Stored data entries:
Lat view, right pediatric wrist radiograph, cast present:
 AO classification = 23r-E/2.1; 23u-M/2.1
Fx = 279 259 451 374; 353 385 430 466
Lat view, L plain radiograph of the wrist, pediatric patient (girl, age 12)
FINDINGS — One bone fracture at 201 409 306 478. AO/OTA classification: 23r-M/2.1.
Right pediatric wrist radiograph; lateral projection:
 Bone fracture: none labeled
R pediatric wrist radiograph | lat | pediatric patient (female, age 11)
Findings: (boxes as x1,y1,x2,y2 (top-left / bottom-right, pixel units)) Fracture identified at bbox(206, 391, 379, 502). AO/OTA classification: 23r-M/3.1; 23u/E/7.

---

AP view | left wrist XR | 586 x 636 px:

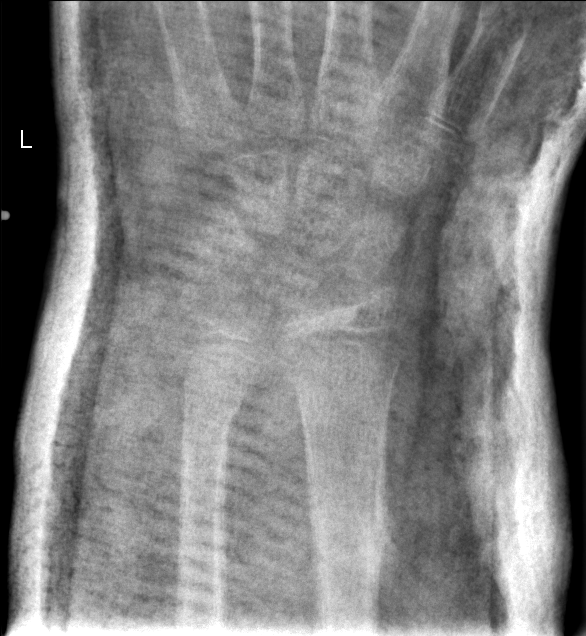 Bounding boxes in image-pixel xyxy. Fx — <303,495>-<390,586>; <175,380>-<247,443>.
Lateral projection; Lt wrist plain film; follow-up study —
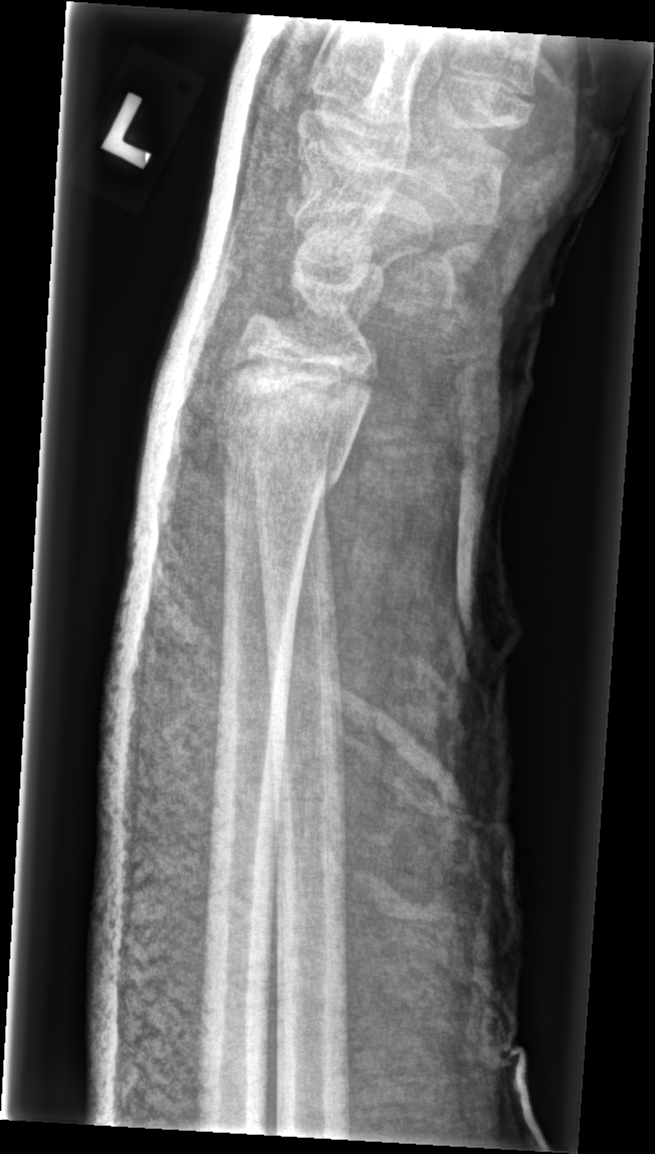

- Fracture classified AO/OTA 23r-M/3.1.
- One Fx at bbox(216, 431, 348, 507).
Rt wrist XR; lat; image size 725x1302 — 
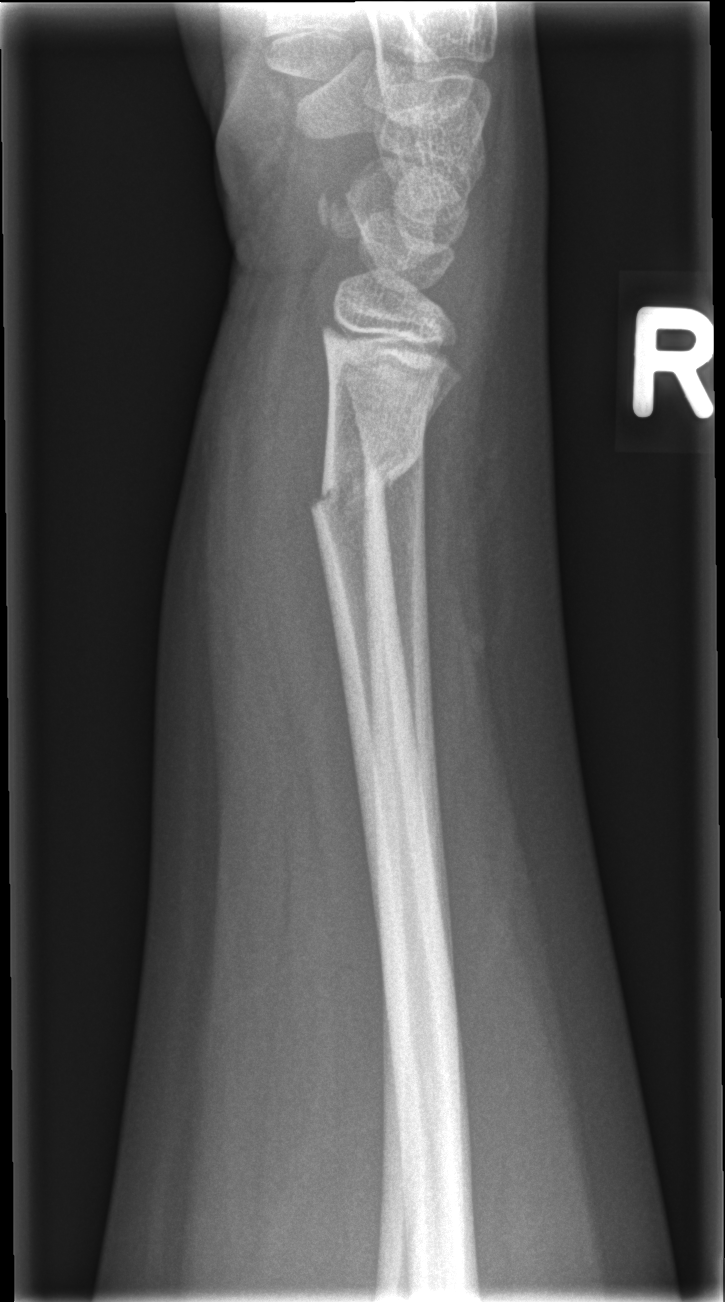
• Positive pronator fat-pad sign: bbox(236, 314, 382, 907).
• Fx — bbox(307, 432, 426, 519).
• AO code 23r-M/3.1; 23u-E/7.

==

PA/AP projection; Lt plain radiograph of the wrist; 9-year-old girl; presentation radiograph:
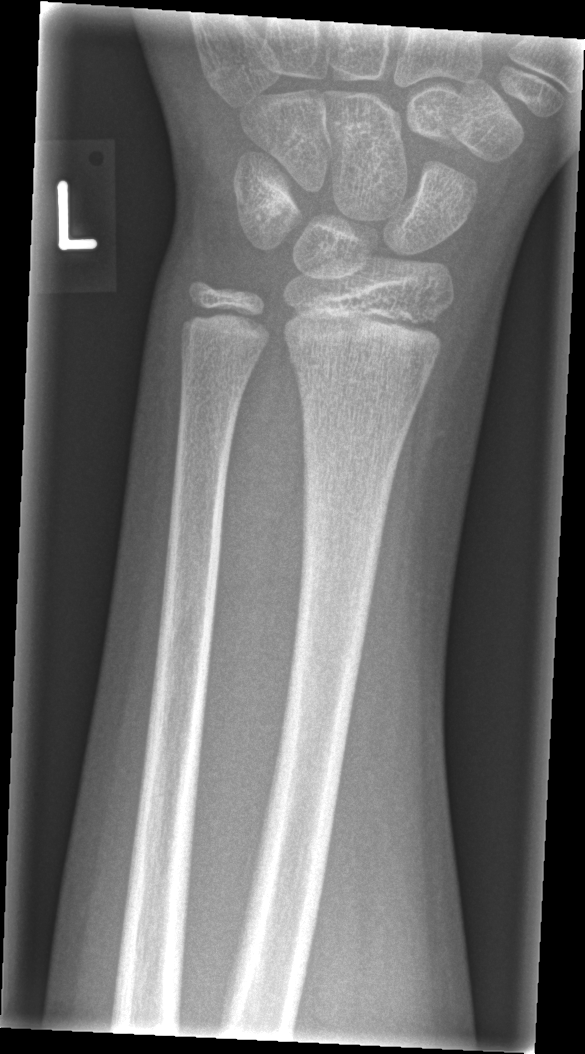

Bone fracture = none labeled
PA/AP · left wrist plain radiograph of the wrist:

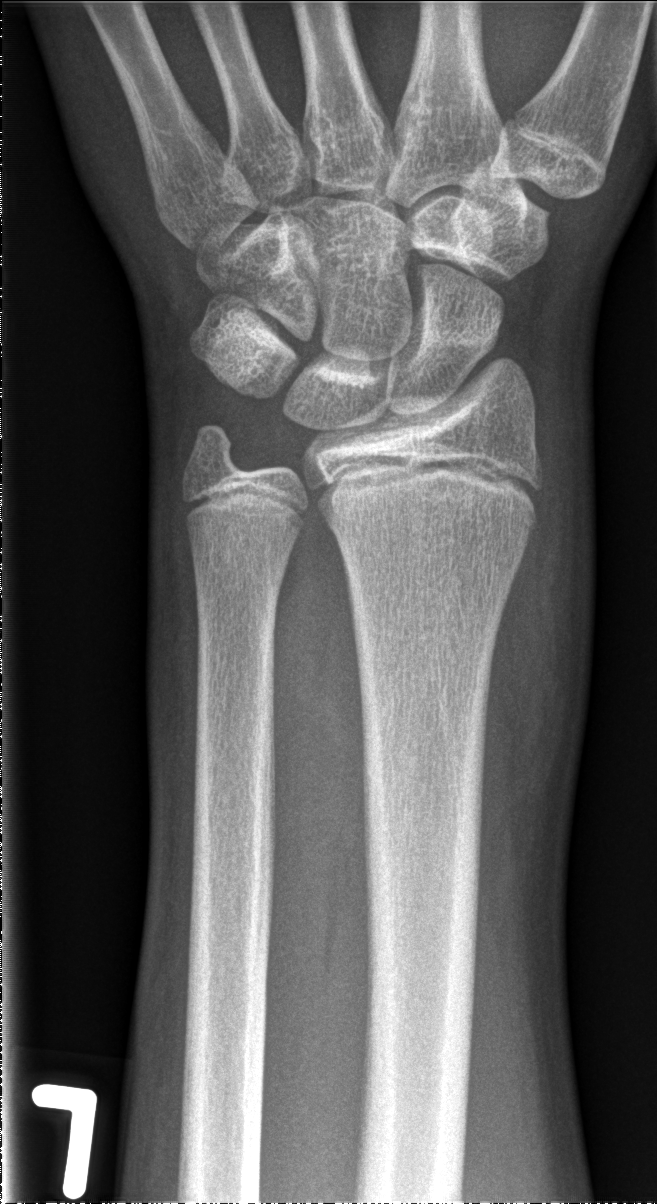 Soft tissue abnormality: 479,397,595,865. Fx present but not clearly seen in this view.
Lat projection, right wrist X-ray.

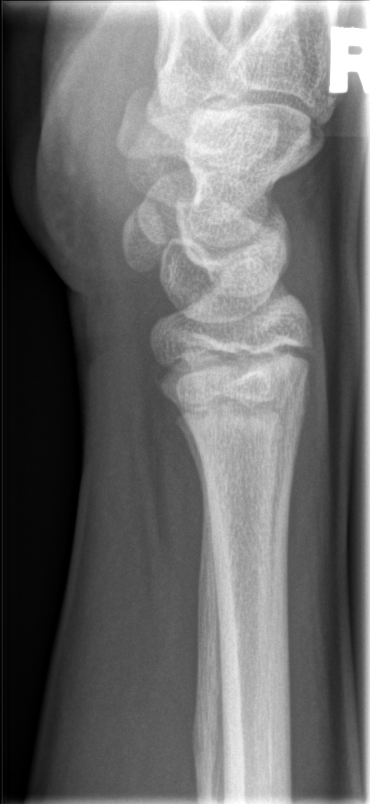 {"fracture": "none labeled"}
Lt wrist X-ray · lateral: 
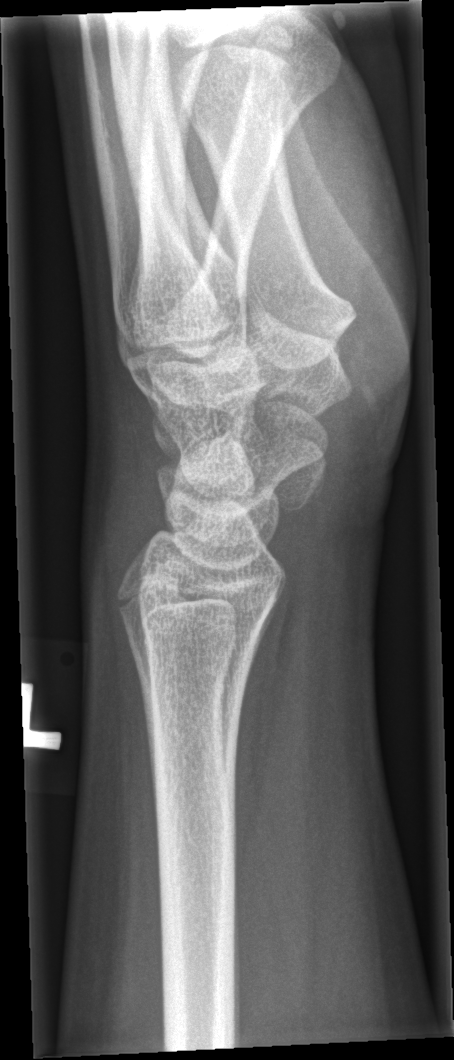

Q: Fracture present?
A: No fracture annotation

§ Task prompt: Please determine how many lines of the records above include the word "left", replying with a number alone.

§ Solution: 3